Book Review: Monstress: Volume Two – The Blood by Marjorie Liu and Sana Takeda

Image Description: the book-cover of the graphic-novel Monstress – Volume Two: The Blood. On the right side of the comic is The Great Wave off Kanagawa (with scaly hands reaching through). In the centre of the comic is the main character Maika, holding Kippa (kitsune child – a small child with fox ears and a fox-tail), and a ginger-cat. On the left side of the comic is a large pyramid and columns that belong inside a temple.

Title: Monstress, Volume Two: The Blood (Book #2 of The Monstress Series)
Author and Artist: Majorie Liu (author) and Sana Takeda (artist)
Social Media:
Majorie Liu – Goodreads, Facebook, and Twitter
Sana Takeda – Goodreads
Publisher: Image Comics Inc.
Format and Price: PDF US $12.99 (AU $17.69)
Rating: 4 out of 5

About The Author:
Marjorie Liu is an attorney and NYT Bestselling author of over seventeen novels. Her comic book work includes X-23, Black Widow, Dark Wolverine, and Astonishing X-Men, for which she was nominated for a GLAAD Media Award for outstanding media images of the LGBTQIA+ community. She teaches a course on comic book writing at MIT and lives in Cambridge, MA.

About The Artist:
Sana Takeda is an illustrator and comic book artist who was born in Niigata and now resides in Tokyo, Japan. At the age of twenty, she started out as a 3D CGI designer for SEGA and became a freelance artist when she was twenty-five. She is still an artist, and has worked on such titles such as X-23 and Ms. Marvel for Marvel Comics, and is an illustrator for trading card games in Japan.

About The Book:
Maika Halfwolf is on the run from a coalition of forces determined to control or destroy the powerful Monstrum that lives beneath her skin. But Maika still has a mission of her own: to discover the secrets of her late mother, Moriko. 

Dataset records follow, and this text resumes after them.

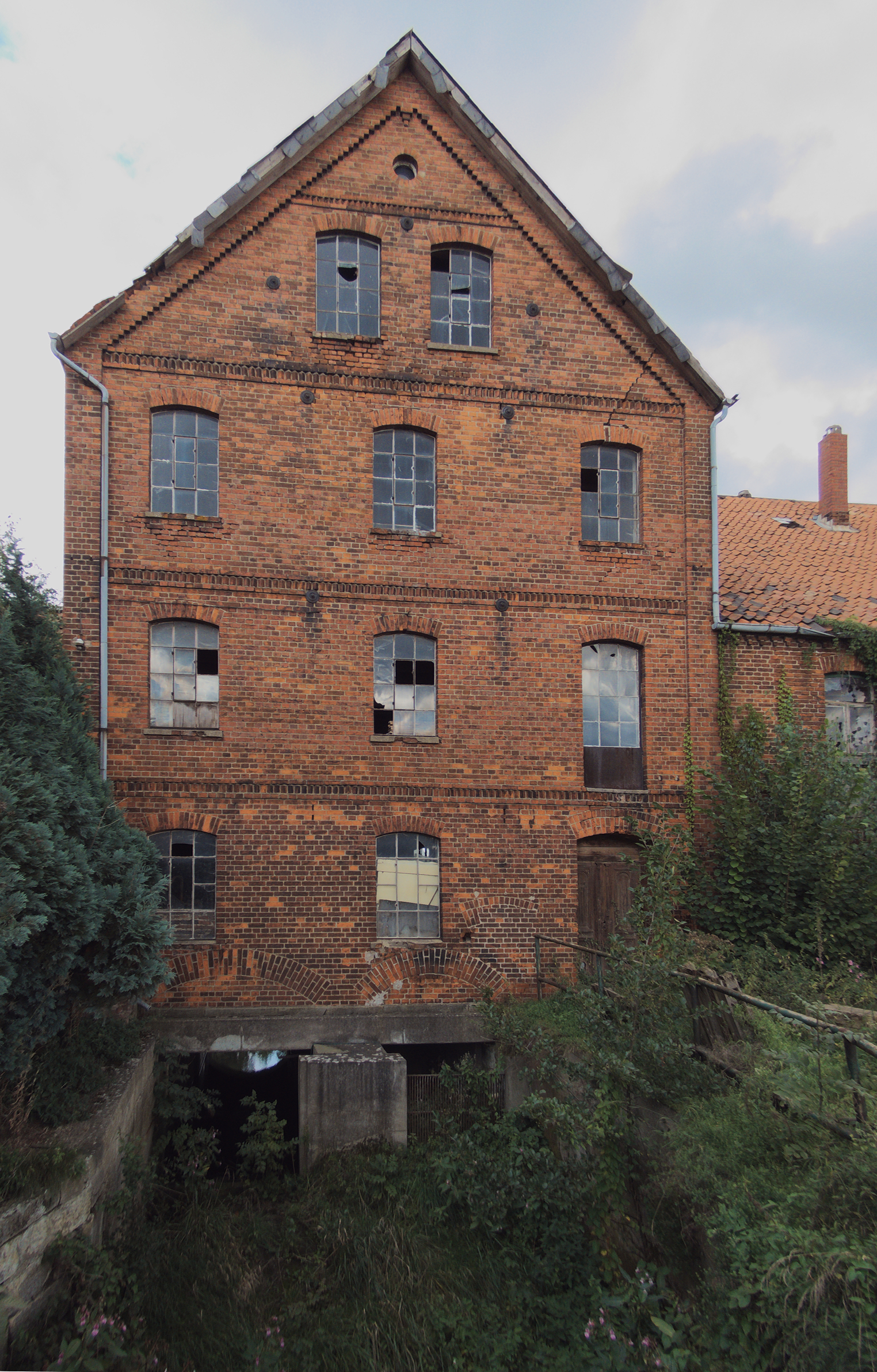 Die ehemalige Weizenmühle im Ronnenberger Stadtteil Vörie wurde 1957 stillgelegt. Das Gebäude steht seit Jahrzehnten leer. Bis zu seiner Deregulierung im Sommer 2011 floss der hier Landwehr genannte kanalisierte Oberlauf der Ihme durch das Gebäude. Unmittelbar vor dem Gebäude quert die als Fotostandort genutzte Kreisstraße von Weetzen nach Vörie das Gewässer.
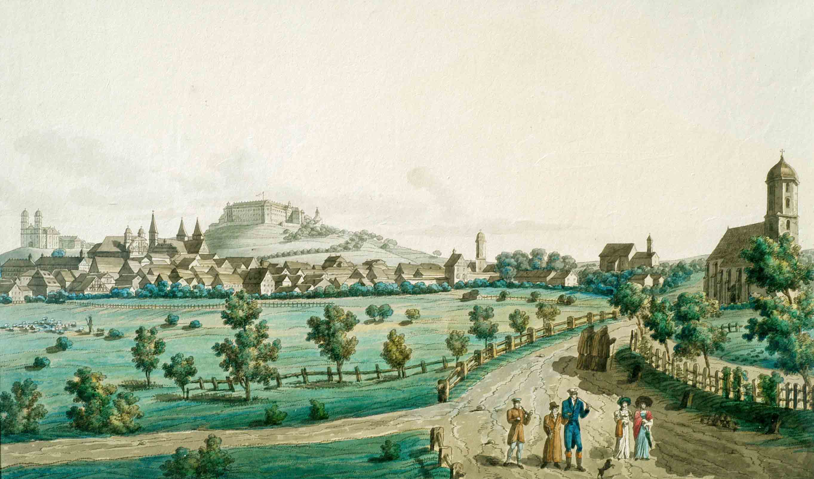 Ansicht von Ellwangen an der Jagst
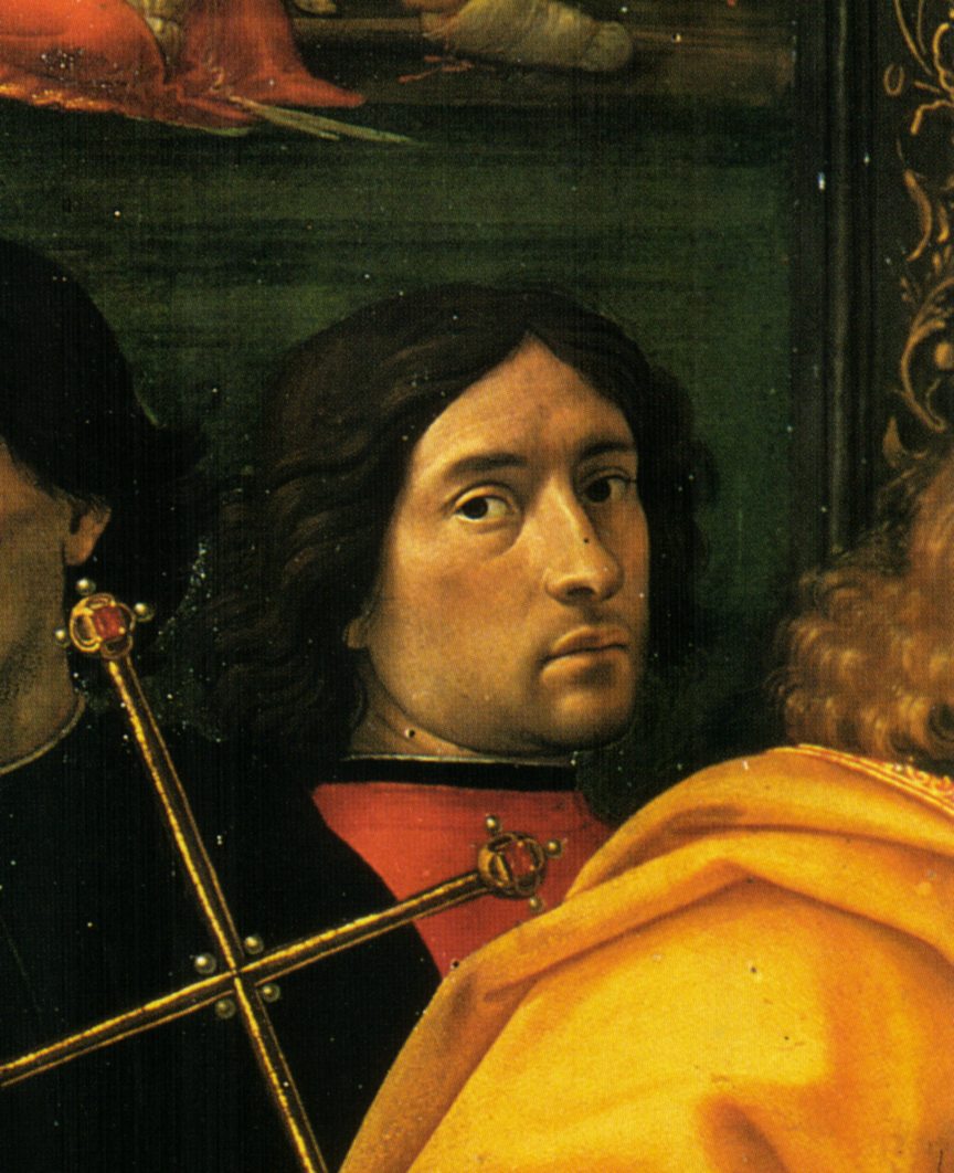 Autoritratto nell Adorazione dei Magi del 1488, Ospedale degli Innocenti, selfportrait.
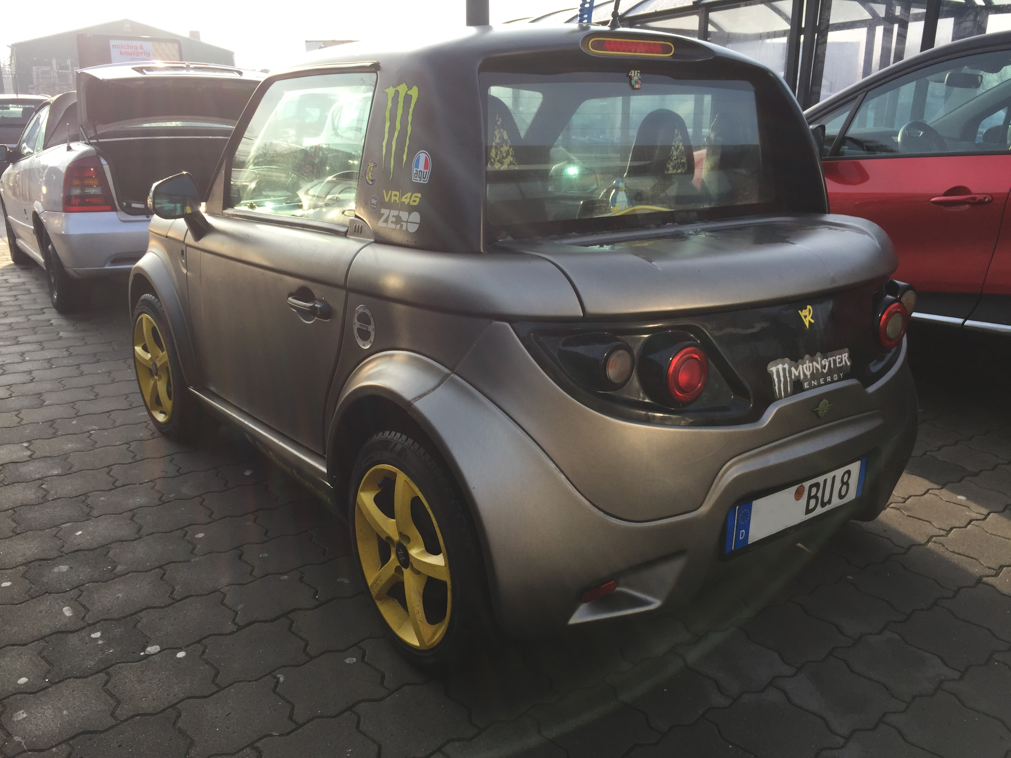 Tazzari Zero Heckansicht
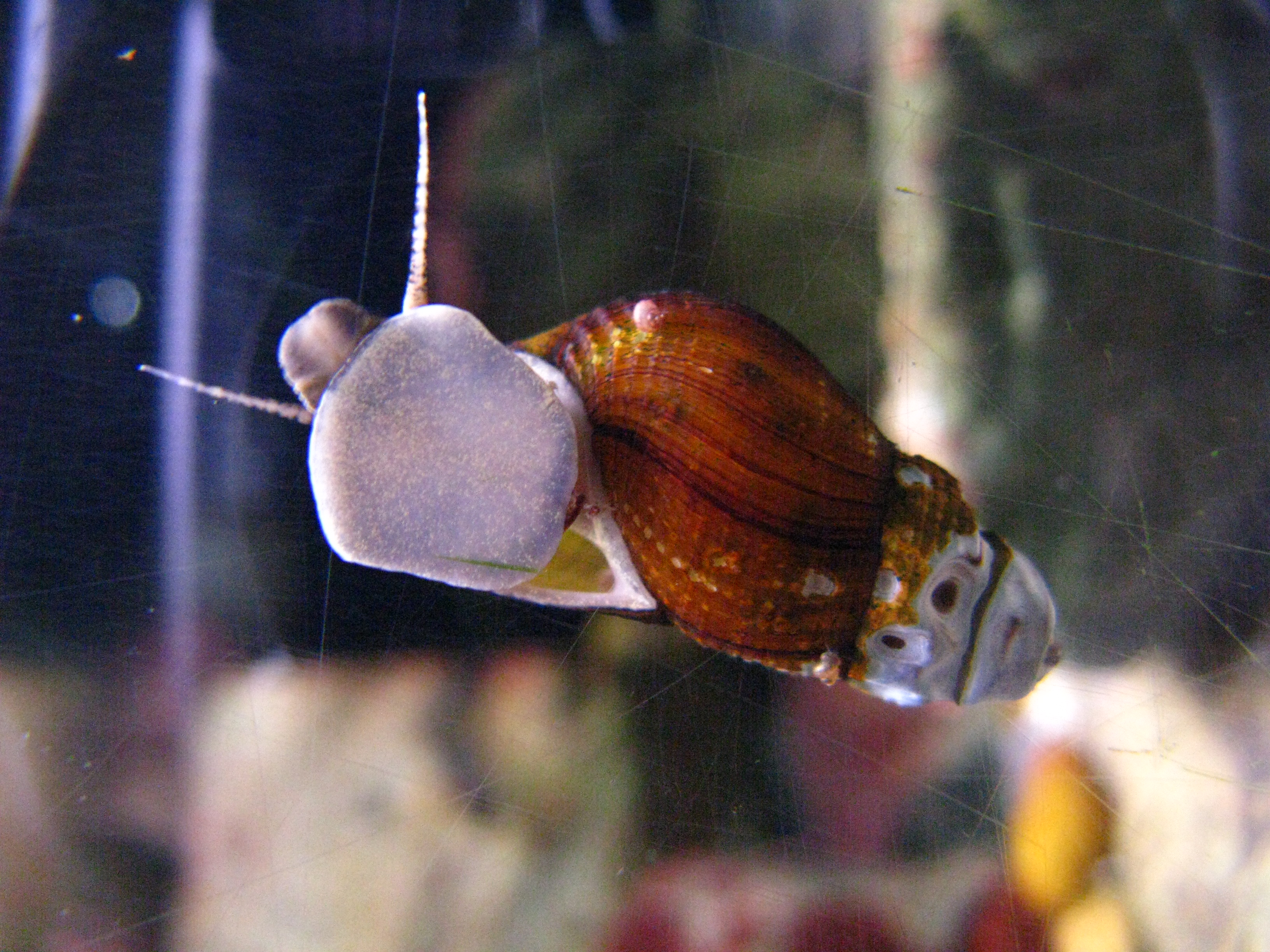 Scientific name Semisulcospira kurodai

In this second volume of Monstress, collecting issues 7-12, Maika’s quest takes her to the pirate-controlled city of Thyria and across the sea to the mysterious Isle of Bones. It is a journey that will force Maika to reevaluate her past, present, and future, and contemplate whether there’s anyone or anything, she can truly trust–including her own body.

General Observation:
~The Plot Thickens: While I thoroughly enjoy this series thus far, the short number of pages inside these volumes leaves little space for plot development, which means the author and the artist have to justify every page. In my view, I suspect this is going to be a series that requires multiple re-readings for all the pieces to come together.

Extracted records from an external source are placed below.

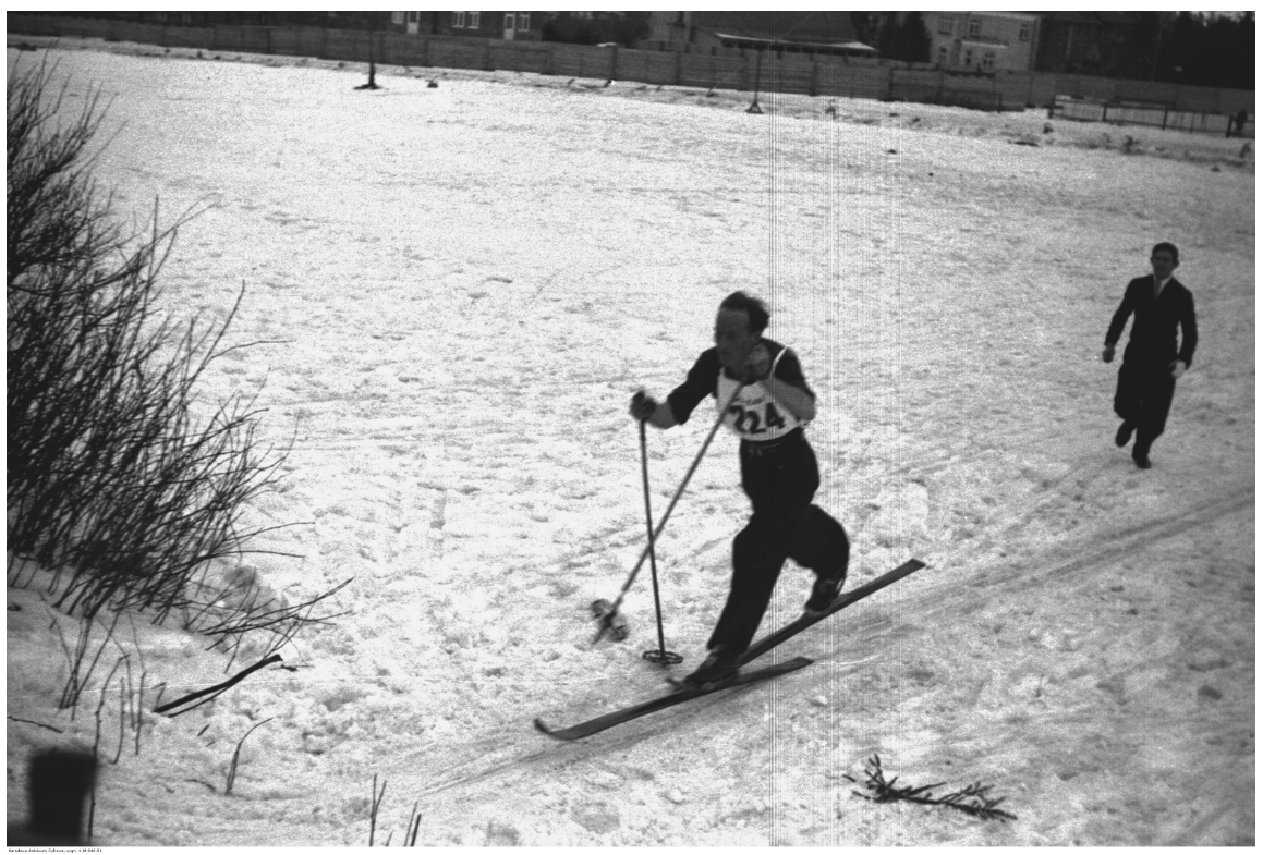 Henryk Mückenbrunn lors d'une course à Zakopane en 1932
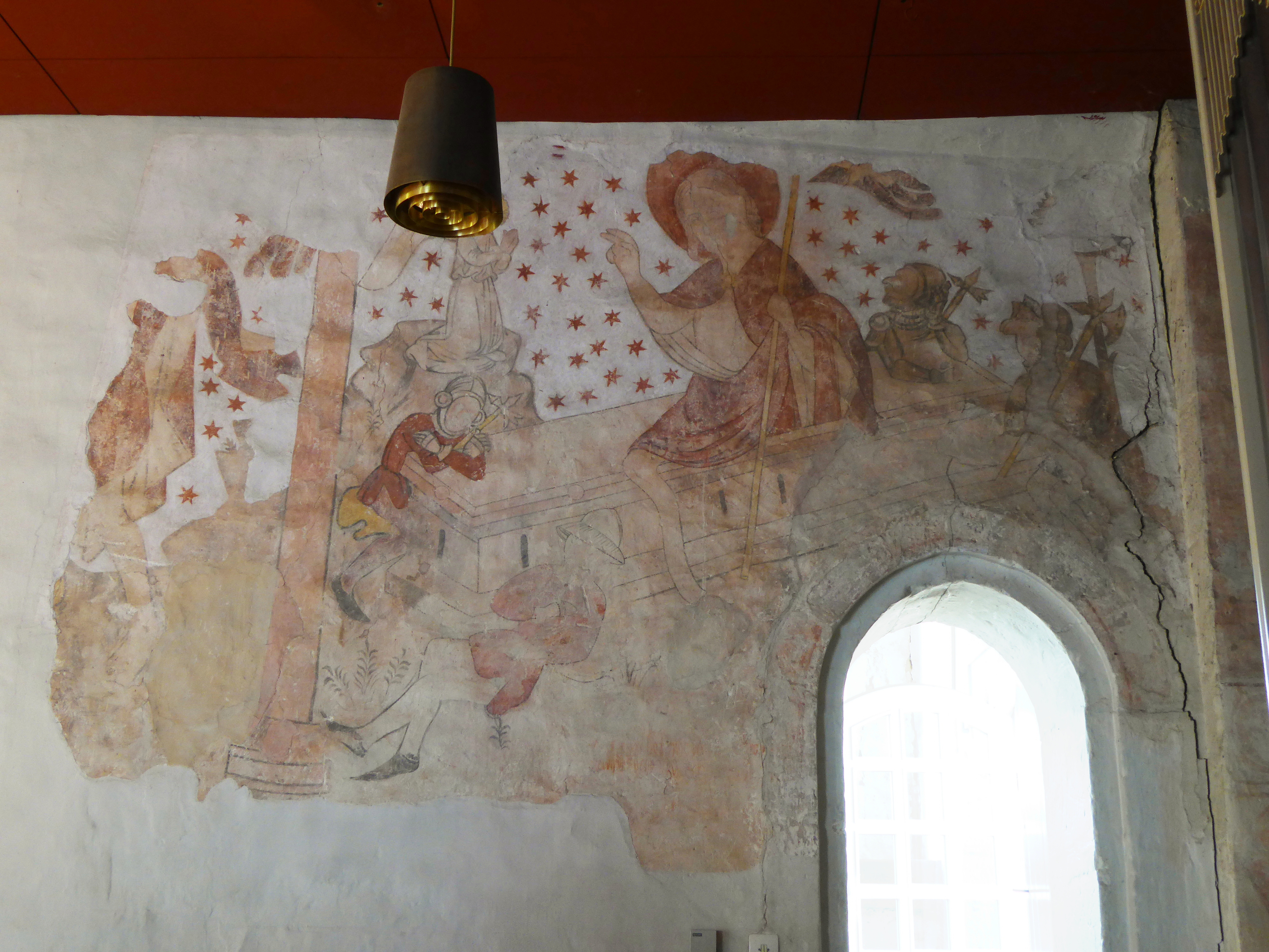 Gotische Fresken aus der Zeit um 1400 mit Darstellung der Auferstehung Christi an der Südwand der Orgelempore in der Kirche St. Christophorus, Reinhausen, Südniedersachsen.
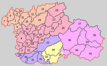 愛知県東春日井郡の町村制時点の町村。

In the previous volume, the ghosts of the Elder Gods are wandering around in this dimension, easily seen by the Arcane. During this volume, the reader finds out a little more about the Elder Gods, how they came to be in this dimension, and small hints of the war between The Ancients and The Elder Gods. Although, given the fact that the reader receives this information via the Bloody Fox, it might not be the most reliable.

On the plus side, it was good to finally know something about the Elder God lurking inside of Maika, and his connection to the mysterious Shaman Empress. It was also good to finally know something a little more about Maika’s mother Moriko. Let’s just say that Moriko Half-wolf is a very mysterious woman with plenty of enemies and allies. In this volume, the reader gets a small amount of information on the Half-wolf family politics, why Maika doesn’t have any contact with relatives, and how the Dawn Court is involved in all this mess.

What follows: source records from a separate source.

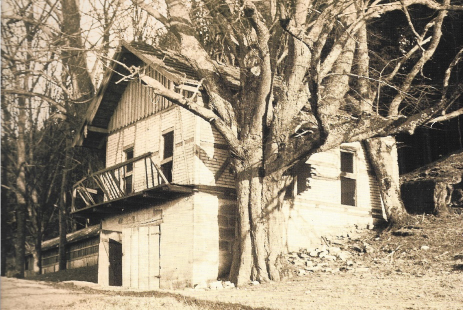 Ehemaliger Sommerkeller von Walting
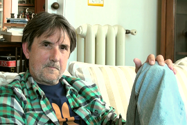 Ramon Saizarbitoria idazlea 2010ean
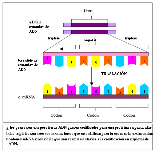 diagrama de transcripcion
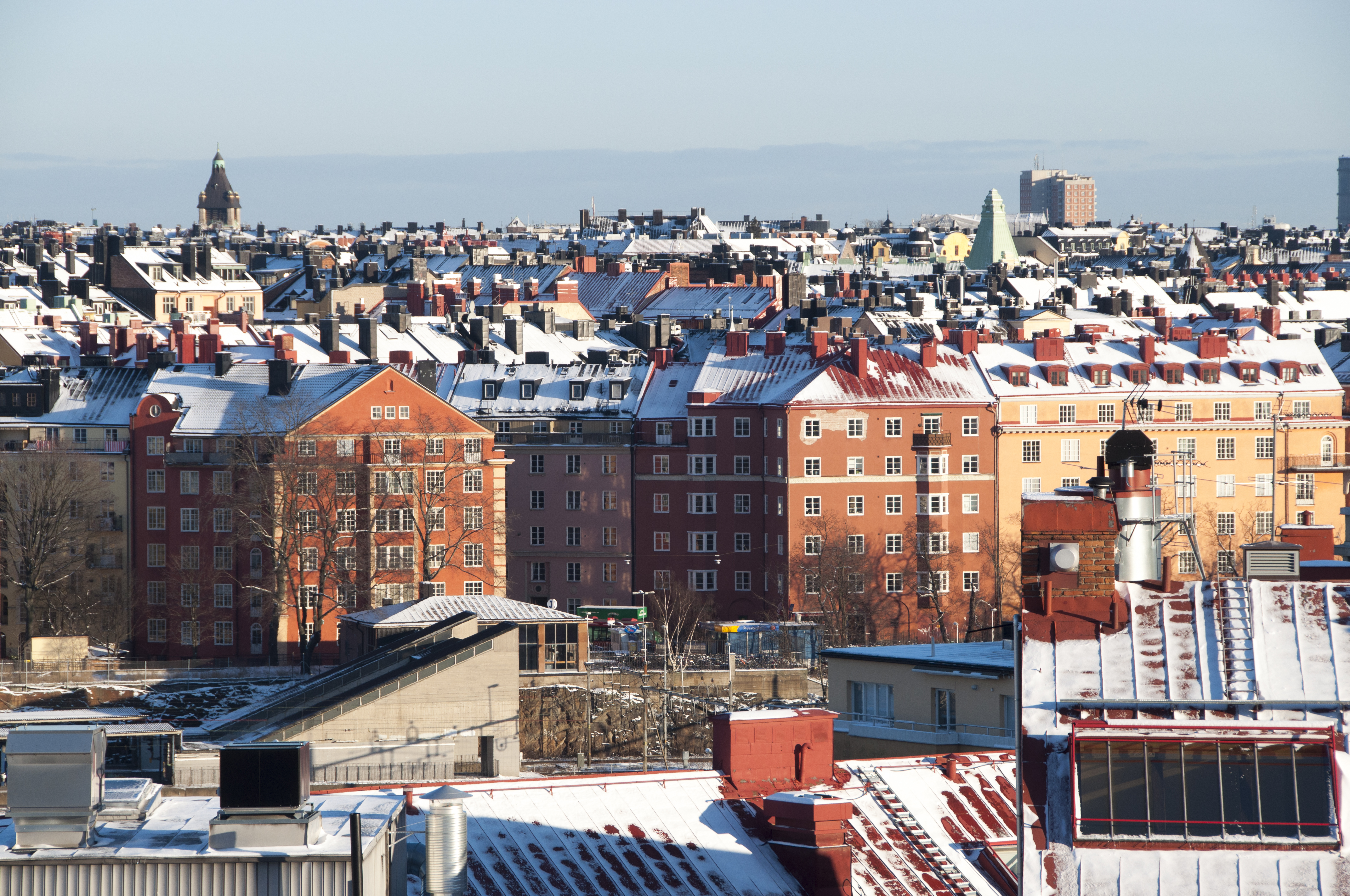 Takåsar i Vasastan, sett från Stadshsgsberget

~Character Development: It’s great to see Kippa’s personality develop in this volume. Kippa still follows Maika around like a lost puppy, but in this volume, Kippa learns how to swim, she’s quite capable of standing up for herself, and asserting what she wants.

At first, I kind of objected to Maika’s attitude and treatment of Kippa. I get why Maika is the way she is: her mother was killed mysteriously and she was forced to live in horrific conditions inside of slave concentration camp. Poor social skills and a lack of empathy are a given under those conditions.

On the other hand, the reader sees Maika’s flashbacks of her childhood and the sorts of… “lessons” her mother taught her, all with the “good intentions” of making sure Maika survives. To me, it’s clear Moriko loved her daughter, but she doesn’t appear to have a conventional way of showing it. Then again, given how the plot is going, perhaps Moriko suspected Maika’s life would be harder than the average Arcane.

So I guess, in a weird way, it makes sense that Maika has been treating Kippa the same way her mother treated her. Maika wants Kippa to survive even though Maika is the biggest threat to Kippa’s safety. The bonding between the main trio is sweet but concerning.

All in all, an intriguing volume to a complex series that unfortunately raised more questions than it answered, but I guess that’s okay, I assume that it’s all part of the plan. Hopefully, there will be more answers about the Dawn and Dusk Court in volume three (which isn’t out until August).